You are really talented! This is the *perfect* cut crease!


----------



## devin (Dec 1, 2008)

very pretty! these look awesome!


----------



## genie707 (Dec 2, 2008)

You did a hella good job! I love it keep it up!


----------



## nunu (Dec 2, 2008)

hot looks!


----------



## nicoleh619 (Dec 2, 2008)

I loved both but the second one is my fave. I'd love a tut as well. Your blending was flawless.


----------



## simplykat (Dec 2, 2008)

i loveeeeee the first one! so funkylicious. but both are awesome!


----------



## luckystar2002 (Dec 2, 2008)

They are both great. Wonderful job!


----------



## circusflavouredgum (Dec 2, 2008)

Wow, your blending is incredible. Both are lovely but I especially love the second one.


----------



## chiquilla_loca (Dec 3, 2008)

Absolutely luv the bright cut crease!
Very sexy look!


----------



## bsquared (Dec 3, 2008)

i would rock both looks out and about! superb crease cutting as well


----------



## The_N (Dec 4, 2008)

love it!


----------



## TIERAsta (Dec 17, 2008)

Gorgeous! I especially love the first one!


----------



## TamEva Le Fay (Dec 17, 2008)

O.K. Woman that’s it! 

I’ve begun the packing process of the Louis Vuittons and booked a one-way to Scotland – You are so Hired!

Absolutely Flawless!

Empress of “The Cut” I pay tribute to you. 
	

	
	
		
		

		
			





 Where do I mail the check?

Thanks for keepin’ us on our toes and inspiring us!


----------



## Ms.Shanti (Dec 17, 2008)

luv it..it almost looks as if it was airbrushed on!!very talented!!


----------



## bebeflamand (Dec 18, 2008)

WOW! Just WOW! Love 'em both


----------



## BloodyWellRight (Dec 18, 2008)

Absolutely gorgeous! I love it!


----------



## macfabulous (Dec 18, 2008)

I F****ing Love Both. Amazing Job


----------



## nanefy (Dec 18, 2008)

Quote:

   Originally Posted by *TamEva Le Fay* 

 
_O.K. Woman that’s it! 

I’ve begun the packing process of the Louis Vuittons and booked a one-way to Scotland – You are so Hired!

Absolutely Flawless!

Empress of “The Cut” I pay tribute to you. 
	

	
	
		
		

		
		
	


	




 Where do I mail the check?

Thanks for keepin’ us on our toes and inspiring us! 



_

 
Oh shucks man, what a huge huge huge compliment!!!

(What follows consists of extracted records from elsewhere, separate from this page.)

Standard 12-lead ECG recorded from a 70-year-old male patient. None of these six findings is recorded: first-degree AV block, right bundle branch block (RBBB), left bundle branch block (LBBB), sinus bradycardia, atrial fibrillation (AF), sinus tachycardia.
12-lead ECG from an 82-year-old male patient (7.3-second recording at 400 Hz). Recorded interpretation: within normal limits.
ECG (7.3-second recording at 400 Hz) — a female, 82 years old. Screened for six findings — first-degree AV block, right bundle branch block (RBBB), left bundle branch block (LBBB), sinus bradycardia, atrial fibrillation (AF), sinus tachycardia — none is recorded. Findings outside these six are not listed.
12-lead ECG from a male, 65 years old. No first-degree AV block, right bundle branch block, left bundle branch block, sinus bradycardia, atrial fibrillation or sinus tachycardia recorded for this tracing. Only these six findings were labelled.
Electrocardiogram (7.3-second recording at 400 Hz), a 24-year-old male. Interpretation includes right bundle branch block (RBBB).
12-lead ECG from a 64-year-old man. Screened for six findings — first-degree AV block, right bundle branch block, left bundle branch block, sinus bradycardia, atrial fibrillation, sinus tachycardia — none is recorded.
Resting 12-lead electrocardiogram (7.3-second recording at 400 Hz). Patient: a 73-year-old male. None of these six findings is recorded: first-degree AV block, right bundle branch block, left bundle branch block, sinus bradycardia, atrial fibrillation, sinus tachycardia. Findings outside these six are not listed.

Hey, if you stay in the states, then get those bags unpacked, Ill be there pronto!! You guys have the best cosmetics, so my bags already packed!!! lol.


----------



## Rooshi (Dec 18, 2008)

Excellent! Love both the looks!


----------



## MissResha (Dec 18, 2008)

REALLY pretty!!


----------



## ajannasmom (Dec 18, 2008)

Looooove, love, love the first one...I soooo need to work on my blending, you seem to have perfected it!!


----------



## jilliandanica (Dec 18, 2008)

these are so pretty!!


----------



## xsnowwhite (Dec 18, 2008)

SO cute!! I agree you should so make a tut for the second look! I cannot figure the cutting the crease thing for the life of me.


----------



## jdepp_84 (Dec 18, 2008)

I like them


----------



## Edie (Dec 18, 2008)

Your crease technique is....there are no words....after you have dropped by NewlyMacd's place, you'll have to pop over to mine too! haha


----------



## Regality101 (Dec 20, 2008)

This is so on point.  Great!


----------



## Meisje (Jan 4, 2009)

Those are lovely, and the shape of your eyes is divine.


----------